Supplied data
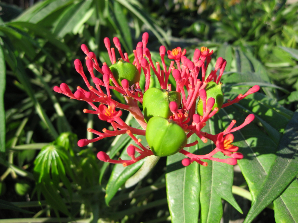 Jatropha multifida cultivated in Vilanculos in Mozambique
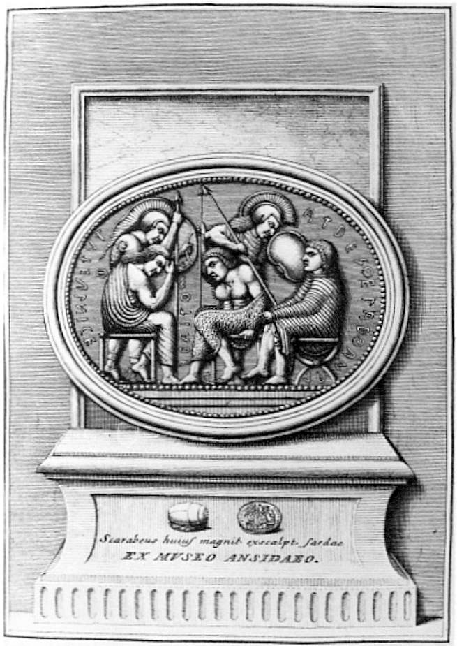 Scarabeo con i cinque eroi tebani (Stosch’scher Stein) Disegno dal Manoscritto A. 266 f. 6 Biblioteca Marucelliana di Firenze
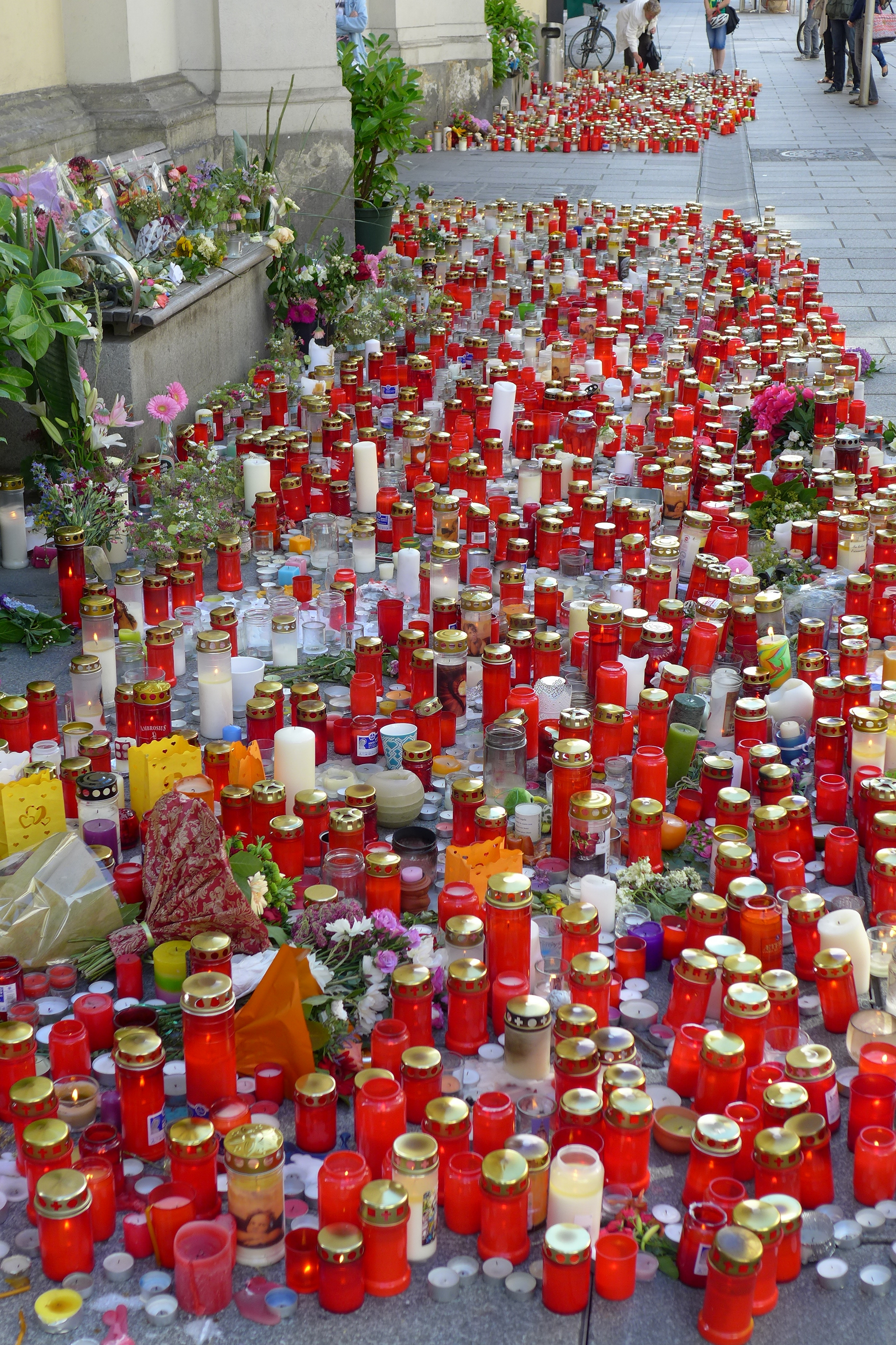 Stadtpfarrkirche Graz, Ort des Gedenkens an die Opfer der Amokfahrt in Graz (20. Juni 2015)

Task directions
Output nothing but an exact retyping of the material, pictures excluded.

Finished exercise
 Jatropha multifida cultivated in Vilanculos in Mozambique
 Scarabeo con i cinque eroi tebani (Stosch’scher Stein) Disegno dal Manoscritto A. 266 f. 6 Biblioteca Marucelliana di Firenze
 Stadtpfarrkirche Graz, Ort des Gedenkens an die Opfer der Amokfahrt in Graz (20. Juni 2015)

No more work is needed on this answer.